El mercado mínimo

Tarapoto empieza a ver la luz unos minutos antes de mi llegada al mercado número 2. Donde esperaba encontrar un mercado tradicional, veo una sucesión de negocios que ocupan como veinte cuadras alrededor de la galería que da nombre al emporio. Es como un mundo dentro de otro con un lugar para todo o casi todo lo que puede ser comprado o vendido y en el que, por cierto, parece que es temporada alta de aguaje. Lo hay por todos lados. Unas veces empacada en sacos, bolsas plásticas o llenando carretillas, y otras mostrando un par de docenas de frutos compartiendo espacio con ocho kiones y un puñado de toronjas bien feas. El tamaño y las medidas abren la primera brecha en este mercado que quiere abarcar todos los ramos del comercio. Es un gran mercadeo lleno de espacios mínimos.

Bajo del mototaxi frente a un negocio de venta y alquiler de trajes de fiesta –bodas, bautizos y quinceañeras- que amplia sus actividades comerciales con un taller de tatuajes y se abre a rubros más esquinados, como la compra de celulares en uso. El resto de la se consagra a la venta de zapatos. Entre medias aparece el herbolario ‘Los misterios que curan’ mostrando retratos más bien descarnados, junto a los del ‘Menú 892’. Las fotos del tacacho con cecina, el caldo de gallina y el tallarín saltado conviven en paz y armonía con forúnculos y media docena de deformidades. Paso a paso, voy cruzando un mar de oportunidades: juguetes, productos plásticos, carpinteros, herramientas, utensilios, maquinaria, ropa, materiales de construcción, madera… y una legión de mototaxis disputando un viaje.

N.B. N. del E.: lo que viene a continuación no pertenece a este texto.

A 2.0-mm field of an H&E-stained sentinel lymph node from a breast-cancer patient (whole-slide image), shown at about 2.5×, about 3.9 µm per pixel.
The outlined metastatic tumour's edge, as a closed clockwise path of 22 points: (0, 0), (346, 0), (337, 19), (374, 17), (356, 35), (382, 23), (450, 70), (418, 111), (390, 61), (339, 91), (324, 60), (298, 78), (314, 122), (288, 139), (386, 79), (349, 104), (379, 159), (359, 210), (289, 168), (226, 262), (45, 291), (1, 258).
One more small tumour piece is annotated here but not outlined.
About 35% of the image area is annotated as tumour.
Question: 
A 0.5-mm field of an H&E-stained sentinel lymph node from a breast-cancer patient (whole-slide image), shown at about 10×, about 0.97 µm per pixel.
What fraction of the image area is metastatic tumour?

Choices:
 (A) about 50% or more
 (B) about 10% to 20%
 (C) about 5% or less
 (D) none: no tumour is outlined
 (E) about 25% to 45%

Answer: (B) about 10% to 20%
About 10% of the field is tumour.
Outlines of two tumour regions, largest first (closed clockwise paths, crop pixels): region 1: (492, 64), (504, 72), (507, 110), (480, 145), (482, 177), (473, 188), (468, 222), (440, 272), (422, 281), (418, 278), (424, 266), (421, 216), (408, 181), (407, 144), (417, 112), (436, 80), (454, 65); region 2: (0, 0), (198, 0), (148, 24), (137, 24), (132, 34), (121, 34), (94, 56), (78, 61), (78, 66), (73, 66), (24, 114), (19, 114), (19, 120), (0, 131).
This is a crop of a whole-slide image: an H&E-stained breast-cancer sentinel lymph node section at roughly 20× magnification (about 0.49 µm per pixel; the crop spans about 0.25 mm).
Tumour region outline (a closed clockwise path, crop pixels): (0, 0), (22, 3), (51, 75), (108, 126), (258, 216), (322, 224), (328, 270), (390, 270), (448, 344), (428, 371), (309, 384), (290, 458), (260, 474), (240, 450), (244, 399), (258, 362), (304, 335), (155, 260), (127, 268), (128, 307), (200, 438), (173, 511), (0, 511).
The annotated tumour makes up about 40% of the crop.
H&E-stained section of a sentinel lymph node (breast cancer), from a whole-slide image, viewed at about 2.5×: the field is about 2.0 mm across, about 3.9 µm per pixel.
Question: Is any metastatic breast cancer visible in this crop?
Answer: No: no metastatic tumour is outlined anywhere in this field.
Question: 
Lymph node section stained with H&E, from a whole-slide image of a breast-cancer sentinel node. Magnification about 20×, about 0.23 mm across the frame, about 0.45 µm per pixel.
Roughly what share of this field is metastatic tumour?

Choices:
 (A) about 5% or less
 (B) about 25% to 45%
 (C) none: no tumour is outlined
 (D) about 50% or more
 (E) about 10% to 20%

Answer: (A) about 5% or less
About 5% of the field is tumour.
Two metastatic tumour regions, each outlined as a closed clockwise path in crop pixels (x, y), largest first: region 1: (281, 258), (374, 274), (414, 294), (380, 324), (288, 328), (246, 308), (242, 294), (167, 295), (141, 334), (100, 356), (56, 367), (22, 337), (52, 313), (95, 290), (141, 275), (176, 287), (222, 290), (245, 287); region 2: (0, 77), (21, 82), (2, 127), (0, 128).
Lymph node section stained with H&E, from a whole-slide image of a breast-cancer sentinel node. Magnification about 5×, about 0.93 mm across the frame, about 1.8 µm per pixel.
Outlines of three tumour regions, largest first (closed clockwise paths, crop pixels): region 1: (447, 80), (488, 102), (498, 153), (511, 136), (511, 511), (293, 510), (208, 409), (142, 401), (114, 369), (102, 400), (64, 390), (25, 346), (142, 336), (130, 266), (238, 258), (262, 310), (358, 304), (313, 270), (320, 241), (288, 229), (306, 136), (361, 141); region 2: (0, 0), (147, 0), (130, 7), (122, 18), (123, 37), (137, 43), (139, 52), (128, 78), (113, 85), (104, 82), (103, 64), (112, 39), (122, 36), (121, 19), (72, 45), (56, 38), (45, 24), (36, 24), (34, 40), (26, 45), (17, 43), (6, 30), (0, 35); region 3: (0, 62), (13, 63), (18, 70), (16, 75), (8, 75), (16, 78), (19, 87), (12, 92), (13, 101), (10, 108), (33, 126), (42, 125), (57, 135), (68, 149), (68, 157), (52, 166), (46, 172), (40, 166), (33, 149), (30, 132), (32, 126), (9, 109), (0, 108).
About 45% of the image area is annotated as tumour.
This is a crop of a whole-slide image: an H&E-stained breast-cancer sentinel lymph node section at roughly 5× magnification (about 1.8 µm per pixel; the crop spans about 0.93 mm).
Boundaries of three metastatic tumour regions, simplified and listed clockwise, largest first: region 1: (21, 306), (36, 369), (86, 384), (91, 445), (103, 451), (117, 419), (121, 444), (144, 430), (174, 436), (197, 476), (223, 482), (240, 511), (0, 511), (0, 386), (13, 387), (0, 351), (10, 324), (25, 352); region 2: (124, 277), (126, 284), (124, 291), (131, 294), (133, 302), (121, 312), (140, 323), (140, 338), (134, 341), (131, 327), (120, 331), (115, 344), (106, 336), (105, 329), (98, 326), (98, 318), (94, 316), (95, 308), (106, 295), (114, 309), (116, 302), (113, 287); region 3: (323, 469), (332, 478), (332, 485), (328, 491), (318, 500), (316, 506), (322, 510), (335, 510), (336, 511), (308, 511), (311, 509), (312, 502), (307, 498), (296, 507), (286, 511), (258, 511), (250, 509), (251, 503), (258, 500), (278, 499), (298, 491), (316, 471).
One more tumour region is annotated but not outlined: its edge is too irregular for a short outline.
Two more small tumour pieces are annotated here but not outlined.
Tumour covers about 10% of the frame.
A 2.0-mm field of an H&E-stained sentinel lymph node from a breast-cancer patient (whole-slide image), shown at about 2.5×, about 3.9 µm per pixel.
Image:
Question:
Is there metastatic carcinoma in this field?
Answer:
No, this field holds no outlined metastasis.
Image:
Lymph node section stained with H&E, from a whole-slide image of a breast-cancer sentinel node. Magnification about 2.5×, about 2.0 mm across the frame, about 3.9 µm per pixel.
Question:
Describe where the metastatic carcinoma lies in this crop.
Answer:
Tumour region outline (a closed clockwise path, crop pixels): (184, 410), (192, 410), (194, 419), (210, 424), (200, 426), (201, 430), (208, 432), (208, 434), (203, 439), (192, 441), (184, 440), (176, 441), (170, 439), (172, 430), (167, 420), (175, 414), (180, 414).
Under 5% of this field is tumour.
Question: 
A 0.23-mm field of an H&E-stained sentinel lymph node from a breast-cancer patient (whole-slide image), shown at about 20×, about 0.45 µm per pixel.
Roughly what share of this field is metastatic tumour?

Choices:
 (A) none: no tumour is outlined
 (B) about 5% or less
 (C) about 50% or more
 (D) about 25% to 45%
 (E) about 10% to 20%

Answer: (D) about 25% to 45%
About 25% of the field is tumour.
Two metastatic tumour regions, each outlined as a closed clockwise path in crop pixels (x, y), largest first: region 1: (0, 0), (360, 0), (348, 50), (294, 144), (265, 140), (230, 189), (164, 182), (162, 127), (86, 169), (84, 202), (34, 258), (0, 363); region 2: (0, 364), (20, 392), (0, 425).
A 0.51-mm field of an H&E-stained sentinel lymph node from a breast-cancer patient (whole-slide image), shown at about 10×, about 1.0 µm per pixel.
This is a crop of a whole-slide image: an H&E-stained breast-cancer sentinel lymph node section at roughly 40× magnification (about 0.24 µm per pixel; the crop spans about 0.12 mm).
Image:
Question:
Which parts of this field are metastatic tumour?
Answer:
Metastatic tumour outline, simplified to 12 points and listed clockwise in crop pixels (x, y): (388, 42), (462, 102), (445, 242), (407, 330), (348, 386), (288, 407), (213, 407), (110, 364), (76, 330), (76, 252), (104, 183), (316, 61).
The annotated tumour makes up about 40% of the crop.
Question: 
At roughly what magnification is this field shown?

Encuentro la entrada a El Huequito mientras camino el Jirón Tahuantinsuyo. Compro un churro antes de entrar –masa de harina frita y azucarada, con un relleno cremoso- y lo voy comiendo mientras las vendedoras de pan –rosquitas, minúsculos panes caseros…- dibujan en el aire coreografías imposibles, agitando varas con una gasa blanca enganchada en la punta para alejar las moscas.

Los puestos muestran futas y verduras. Hay naranjas, sacha papa, dale dale, maní, cocona, charapita, frijoles chicos y medianos, ají dulce, soya en todos sus formatos, tomates, una hierba extraña de hoja grande y tonos alimonados que llaman orégano, mucha yuca y por encima de todo, el aroma penetrante, tibio y seductor del sachaculantro adueñándose de todos los rincones. También hay arroz, a paletadas, aunque el imperio de lo granos y los cereales está en los emporios de la calle. Allí los arroces se muestran como en un catálogo administrado por sacos: capirona, conquista, esperanza… En un rincón de El Huequito encuentro cientos de racimos de plátanos verdes tapizando el suelo en el camino que lleva ante una hilera de pequeñas pescaderías, como ‘Las 2 hermanas’ dedicadas a los pescados de la región.

Al salir se me cruza el aroma de unos trozos de chorizo y una lámina de cecina tumbados sobre la brasa. Junto a ellos, una montaña de pies de chancho adobados espera el turno para la venta. Al costado venden pollos, patos y gallinas. Los tienen vivos, atados por las patas, guardados en redes o en grandes jaulas sobre las que descansan algunas gallinas desplumadas y cuarteadas que muestran orgullosas sus hueveras.

A la entrada del galpón dedicado a los pescados salados, la barra de un hueco sirve los últimos desayunos del día: tallarín con chancho, arroz con pollo y algunos juane. Dentro, un festival de pescado salado en mayor o menor estado de curación, presenta el catálogo casi completo de las especies amazónicas. Es solo una muestra de lo que abarca esta especie de escaparate vivo que muestra las claves que definen la vida de Tarapoto.